孩子沒娘,說來話長,話說從小在女子學院長大的凌夢蕊大小姐,在一個伸手不見五指的黑夜,與另外一名同學深深的相愛了,並且做下了羞羞的事,私定終身。
兩個女人,私定終身?怎麽定?
郝小新想破頭也想不同這個問題,估計凌天下公爵和林曼霞女士也想不通這個問題,於是棒打鴛鴦。

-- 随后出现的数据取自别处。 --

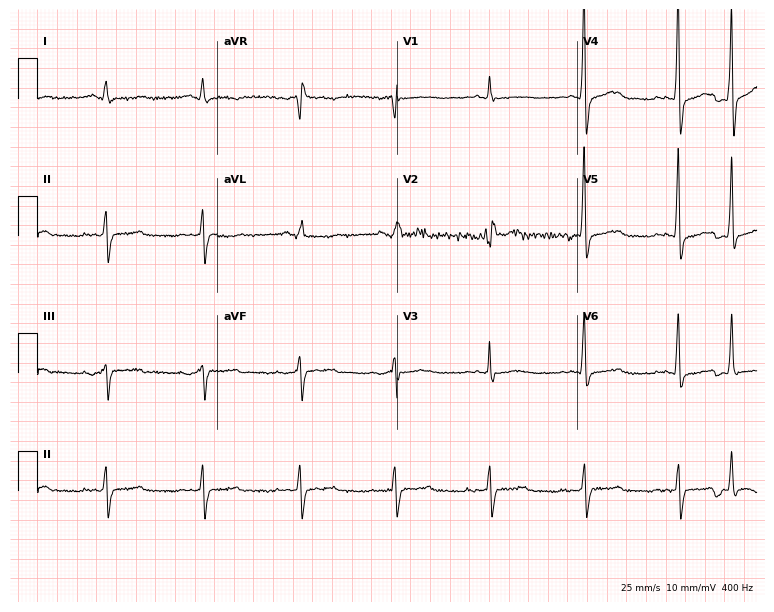
Standard 12-lead ECG recorded from a man, 69 years old (7.3-second recording at 400 Hz). None of these six findings is recorded: first-degree AV block, right bundle branch block, left bundle branch block, sinus bradycardia, atrial fibrillation, sinus tachycardia.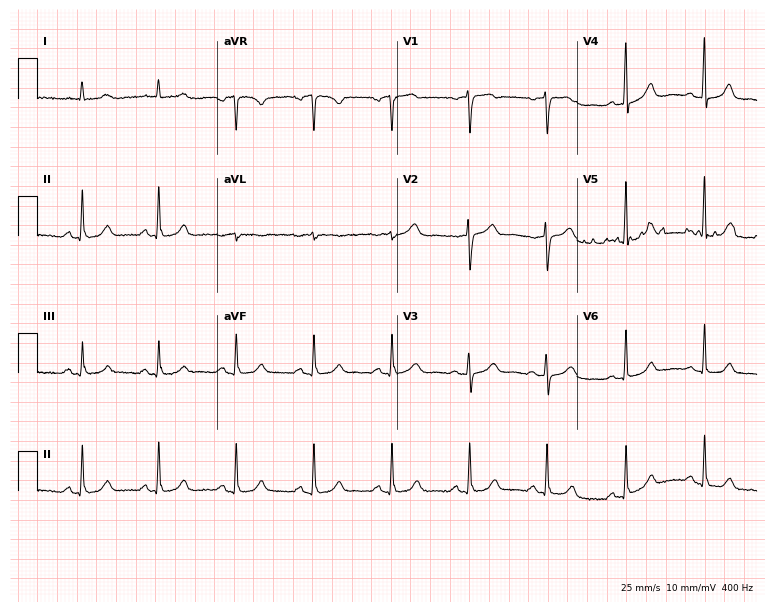
ECG (7.3-second recording at 400 Hz) — an 81-year-old woman. Labelled as a normal ECG.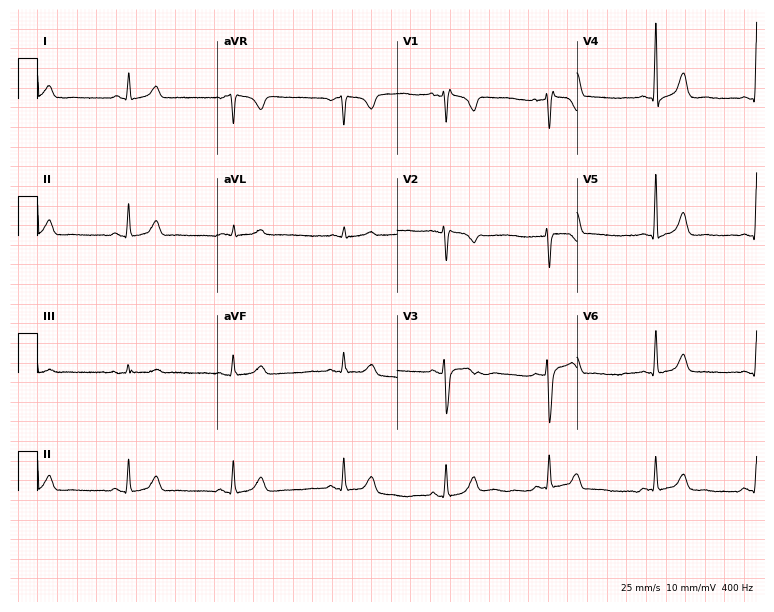
12-lead ECG from a female patient, 34 years old. No first-degree AV block, right bundle branch block, left bundle branch block, sinus bradycardia, atrial fibrillation or sinus tachycardia recorded for this tracing. Only these six findings were labelled.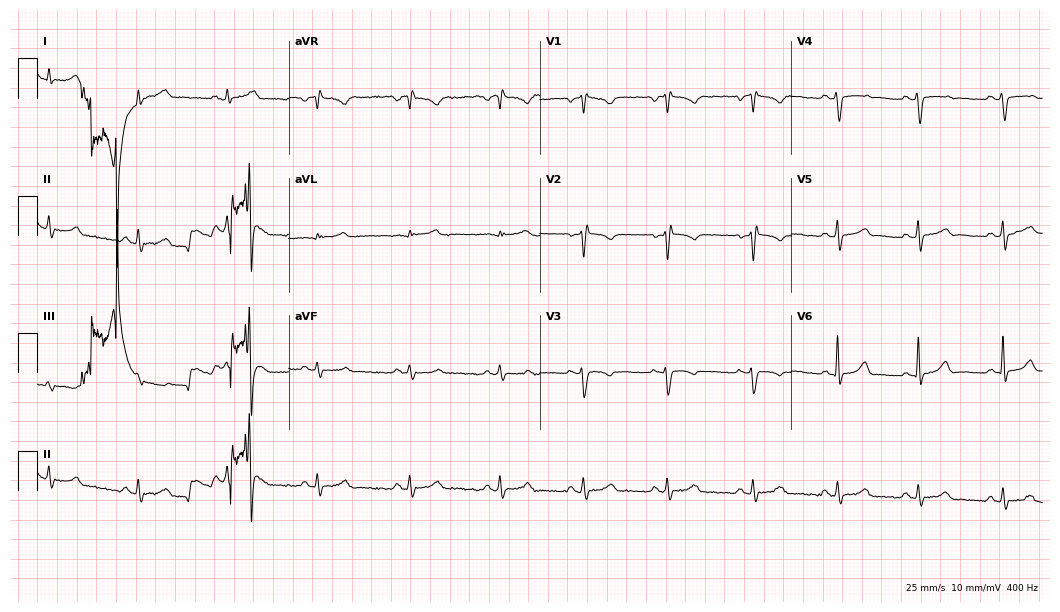
Electrocardiogram, a female patient, 25 years old. Of the six screened findings (first-degree AV block, right bundle branch block, left bundle branch block, sinus bradycardia, atrial fibrillation, sinus tachycardia), none is recorded. Other findings, if any, are not listed.

而凌夢蕊為了追求‘真愛’,寧死不屈,又是絕食又是自殺。
凌天下這種軍旅出身的狠角色,一向都是要麽不做,要麽做絕的性子,當然不會被女兒的幾次絕食嚇到。他直接給凌夢蕊安排了大量的保鏢,除了在海神台,無論去哪,都有一大群人跟著。
更絕的是,公爵大人甚至準備動用暗中的力量,讓凌夢蕊的‘女人’在世界上消失。以凌天下今時今日的身份地位,讓一個沒有任何背景的小女人消失,絕不是什麽困難的事。
為了保護自己的女人,凌夢蕊大小姐只能采用曲線救國的方式,暫時妥協,謊稱她已經由彎變直,現在和對方只是閨蜜關系。
這種謊話要是能騙得了凌天下和林曼霞,他們兩的智商程度也就可以和郝小新的節操程度直接劃上等號了。為了證明寶貝女兒真的直了,他們給凌夢蕊下了一條死命令:嫁人。一年之內,必須訂婚。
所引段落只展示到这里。